R&D researchers per million of population has been increasing over time, with a significant spike post 2015. One potential explanation for this may be the significant focus on clean technology post the 2015 Paris agreement as well as the increasing focus on semiconductor manufacturing and artificial intelligence from around that time.
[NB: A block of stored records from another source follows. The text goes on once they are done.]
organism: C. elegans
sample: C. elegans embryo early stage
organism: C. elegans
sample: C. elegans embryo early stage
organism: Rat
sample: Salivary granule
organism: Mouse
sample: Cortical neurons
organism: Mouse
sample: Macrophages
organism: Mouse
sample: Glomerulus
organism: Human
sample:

The spike post COVID in 2020 could also be related to vaccine science.

In [62]:
# We can better visualize the change from 2015 and 2020 by adding vertical lines at those years

# Add vertical line at 2015
fig_researchers.add_vline(x=2015, line_width=2, line_dash="dash", line_color="red")
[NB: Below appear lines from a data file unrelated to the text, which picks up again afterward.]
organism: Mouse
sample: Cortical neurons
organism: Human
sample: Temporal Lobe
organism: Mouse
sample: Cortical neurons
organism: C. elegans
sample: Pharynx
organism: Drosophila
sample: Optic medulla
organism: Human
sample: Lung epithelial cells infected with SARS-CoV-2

# Add vertical line at 2020
fig_researchers.add_vline(x=2020, line_width=2, line_dash="dash", line_color="green")

HTML(fig_researchers.to_html(include_plotlyjs="cdn", full_html=False))
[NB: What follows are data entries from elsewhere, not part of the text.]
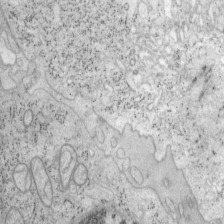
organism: Mouse
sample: OT-I killer T cells with ID8 ovarian cancer cells
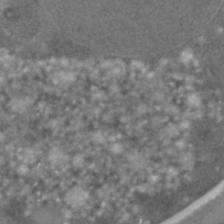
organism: C. elegans
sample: C. elegans embryo
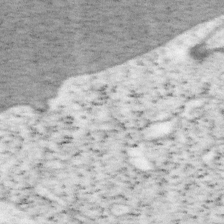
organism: Mouse
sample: OT-I killer T cells with ID8 ovarian cancer cells
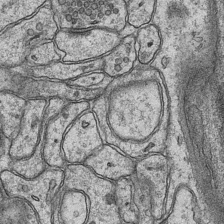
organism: Mouse
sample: CA1 Hippocampus
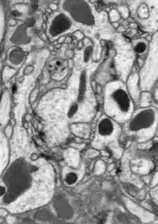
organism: Drosophila
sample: Optic lobe

Now let's move on to patent applications

In [63]:
#Visualize with a line graph patent applications through time
fig_patents = px.line(patents_by_year,
                                 x="Year",
                                 y="Patent Applications",
                                 title="US Patent Applications")
HTML(fig_patents.to_html(include_plotlyjs="cdn", full_html=False))

This graph shows a fairly steady increase in patent applications up until 2015 with some plateau from 2015 onwards

### Step 3: Combine researcher and patent visuals

In [50]:
import plotly.graph_objects as go
from plotly.subplots import make_subplots

In [64]:
#Create a line graph that shows both researchers and patent applications on the same graph

# Create figure with secondary y-axis
fig = make_subplots(specs=[[{"secondary_y": True}]])

#Add researchers and patent data
fig.add_trace(
    go.Scatter(
        x=researchers_df["Year"],
        y=researchers_df["Researchers per Million Population"],
        name="Researchers per Million Population",
    ),
    secondary_y=False,
)

fig.add_trace(
    go.Scatter(
        x=patents_by_year["Year"],
        y=patents_by_year["Patent Applications"],
        name="Patent Applications",
    ),
    secondary_y=True,
)

# Add title
fig.update_layout(title_text="Researchers vs. Patent Applications, United States")

# Set x-axis title
fig.update_xaxes(title_text="Year")

# Set y-axes titles
fig.update_yaxes(title_text="Researchers per Million of Population", secondary_y=False)
fig.update_yaxes(title_text="Patent Applications", secondary_y=True)

HTML(fig.to_html(include_plotlyjs="cdn", full_html=False))

The above graph shows a positive relationship between R&D researchers and patent applications. However, it is not a strong relationship and following the post 2015 uptick in researchers, we did not see a commensurate increase in patent applications. In order to better investigate the relationship between these two variables, we may want to narrow our data set to specific sectors or try and control for changing industry dynamics, policy settings etc. 

Overall, from this analysis alone we can draw the limited conclusion that reducing government support for R&D is likely to have some negative impact on US innovation but further analysis would be required to determine the nature and magnitude of this negative effect.